Okay first of all when you die you fully bind with your higher-self and you can choose whether you want to be in the astral realm or the physical realm.With heaven and hell theres no such thing there is just a spiritual realm.reincarnation comes with the choice of you and your higher-self.

----------


## Kevieee

I don't mean to be an a-hole, I was just curious...but how do you know, its either the astral world or earth or living thing?

----------


## ThisIsNecessary

Nobody knows a damn thing. Don't listen to Dark Wisdom. At this point I don't mind sounding like a douche... but really now if anybody actually knew, we wouldn't have all these insane theories floating about. 

I would suggest finding out how to live your life to the fullest instead of wasting your time and energy wondering about what happens when your human shell is spent. What if nothing happens at all? That would suck! All that time you could've been enjoying life.

----------


## Dark Wisdom

Well keviee its an article i read on the internet and its something i figured out.

----------


## Adromaedis

Keviee, Yes there is a spiritual realm (Astral is practically the same thing).
Yes there is a light that appears the moment you die, but it is your choice whether you wish to enter it or not - but its a one time only option, if you choose to stay you'll be trapped in the spirit realm until at least you are forced to the next step via an entity.
But if you choose to go to the light, then you'll move on to the next step, you will effectively pass on to the next (after death is what some call it).

I know because I have met spirits, communed with them, and asked them questions about what its like. I cannot however commune with just any spirit as some of them do not even know they are dead an have inadvertantly trapped themselves in an illusion of their own making - hence why some people have seen ghosts walking around places but with a routine. The ones that notice the living are the ones that are aware that they are in fact dead.
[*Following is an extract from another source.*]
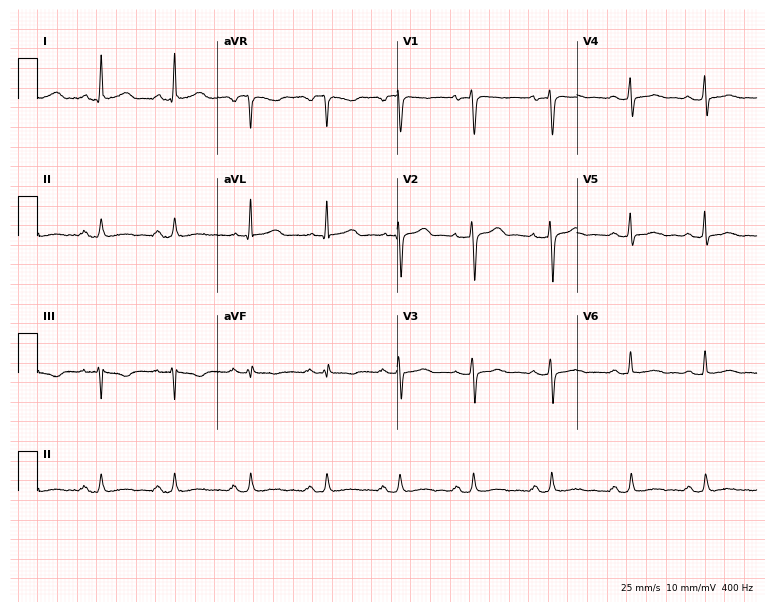
Resting 12-lead electrocardiogram. Patient: a man, 44 years old. None of these six findings is recorded: first-degree AV block, right bundle branch block, left bundle branch block, sinus bradycardia, atrial fibrillation, sinus tachycardia. Only these six findings were labelled.
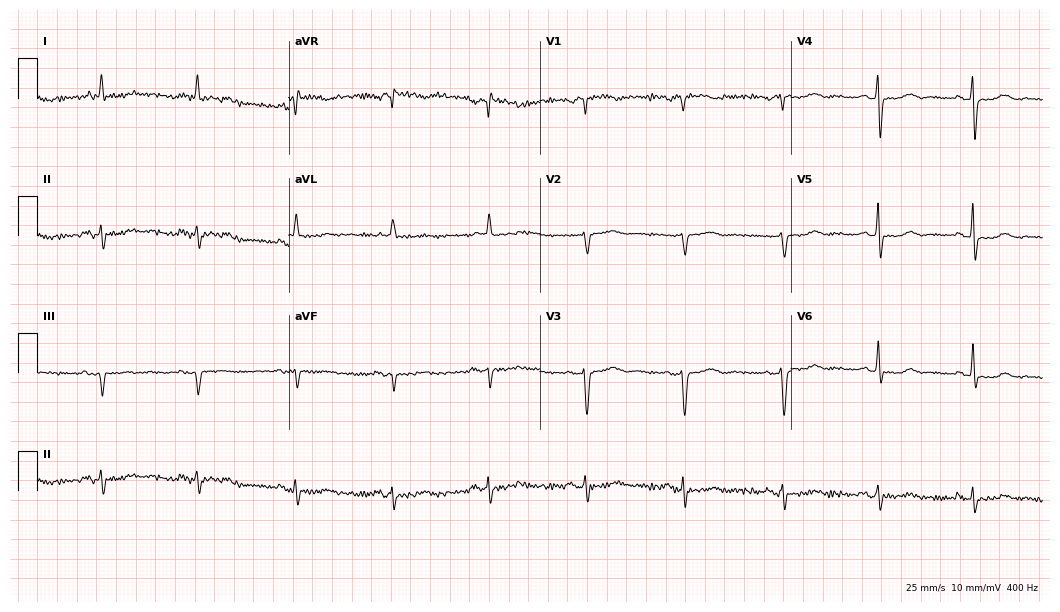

Regardless of your decision when you die, nothing bad will happen to you, your spirit is eternal, its just your body that isn't eternal. 
There is no eternal damnation, there are no forces of darkness that will eat your soul, there is just simply the next step.
If you don't believe me, you can always meditate to confirm this for yourself an no, meditations are not a waste of time - it just depends on the amount of effort you put into it an how well you can remain focused.

Remember, just because you don't see it, doesn't mean it isn't there.

----------


## devakxes

My theory - Death is relative. 

Everyone is completely unique in some way and so their souls must be unique. The soul is traditionally considered different from the body, though there are similarities between every soul because there are similarities between everyone alive.

Though, not everyone lives a life that is similar to any single person. Everyone has a soul that is Kia - Perception and Will (The Higher Self).
However, I don't think everyone is subject to the same course after death.

The solution?

Instinct. Feel the path within. You want to live forever, then do so. You want to die and dissipate into God, then do so. Believe in it with your whole heart.
Then you'll have slain death.

----------


## devakxes

There is also the Setian/Luciferian view which is simply... to not die. An act of Will to collectively survive beyond the grave. That sort of Will, however, must be cultivated and must have reason to be.

----------


## Dajai

> There is also the Setian/Luciferian view which is simply... to not die. An act of Will to collectively survive beyond the grave. That sort of Will, however, must be cultivated and must have reason to be.


I am particularly fond of this perspective.

----------